Purpose: To evaluate the role of diffusion-weighted magnetic resonance imaging (DWIMRI) in the diagnosis and management of children with suspected or confirmed Shaken Baby Syndrome (SBS).
Methods: This was a retrospective interventional case series of all infants and children younger than 2 years of age admitted to a children's hospital. We retrospectively reviewed medical records and neuroimaging findings of all children younger than 2 years of age with confirmed or suspected SBS admitted to a children's hospital. Inclusion criteria were documented ocular examination by an ophthalmologist and a brain MRI with DWI. Twenty-six infants and children were included. Other children were excluded. Children with proven SBS were diagnosed with "confirmed SBS," while children in whom the diagnosis of SBS remained uncertain were diagnosed with "suspected SBS."

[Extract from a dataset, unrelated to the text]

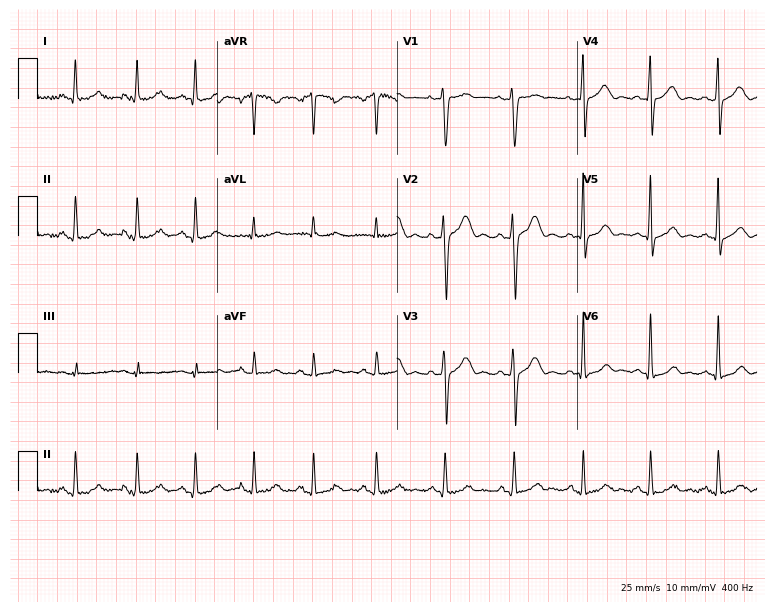
12-lead ECG (7.3-second recording at 400 Hz) from a male, 34 years old. Labelled as a normal ECG.
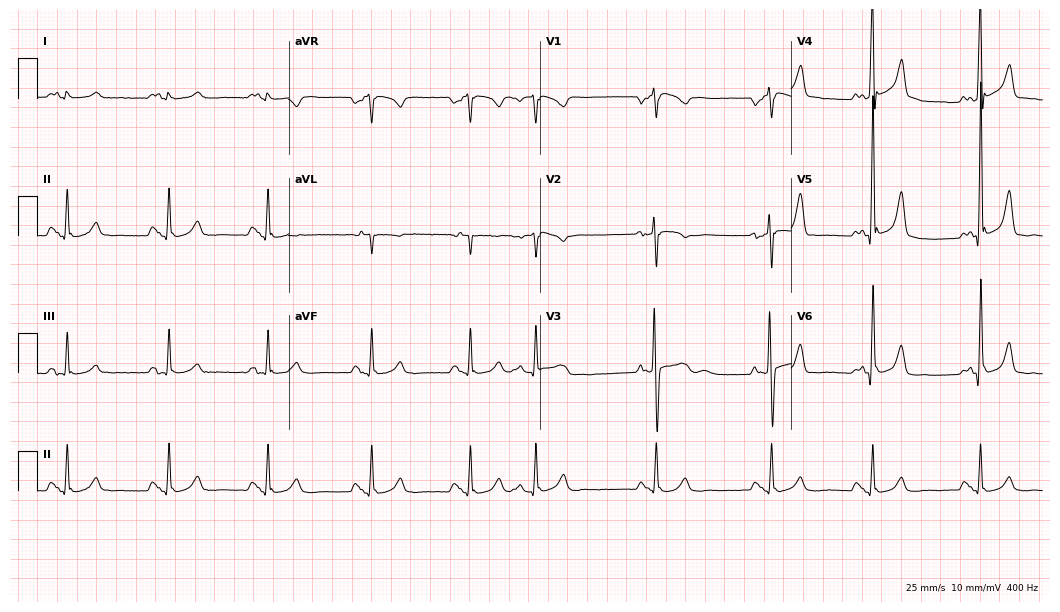
Electrocardiogram (10.2-second recording at 400 Hz), a male, 40 years old. Of the six screened findings (first-degree AV block, right bundle branch block, left bundle branch block, sinus bradycardia, atrial fibrillation, sinus tachycardia), none is recorded.

Results: Twenty-six infants and children with mean age of 7.1 months (range, 6 weeks-24 months) were included, 18 with confirmed SBS. All 26 patients had a subdural hematoma, 10 had associated occult bone fractures, and 18 had retinal hemorrhages. Seven of the eight cases without retinal hemorrhages had isolated subdural hematoma without parenchymal brain lesions on both conventional MRI and DWIMRI. SBS was confirmed in only one case with a normal fundus. Among the 18 patients with retinal hemorrhages, SBS was confirmed in all but one case. All 18 patients with confirmed SBS had an abnormal DWIMRI. In 13 patients, DWI showed lesions that were larger than on conventional MRI. In patients with brain parenchymal lesions, the DWIMRI characteristics suggested cerebral ischemia, which appears to play a major role in SBS.
Conclusions: In all patients with confirmed SBS, DWIMRI was abnormal and suggested diffuse or posterior cerebral ischemia, in addition to subdural hematomas in the pathogenesis of this disorder.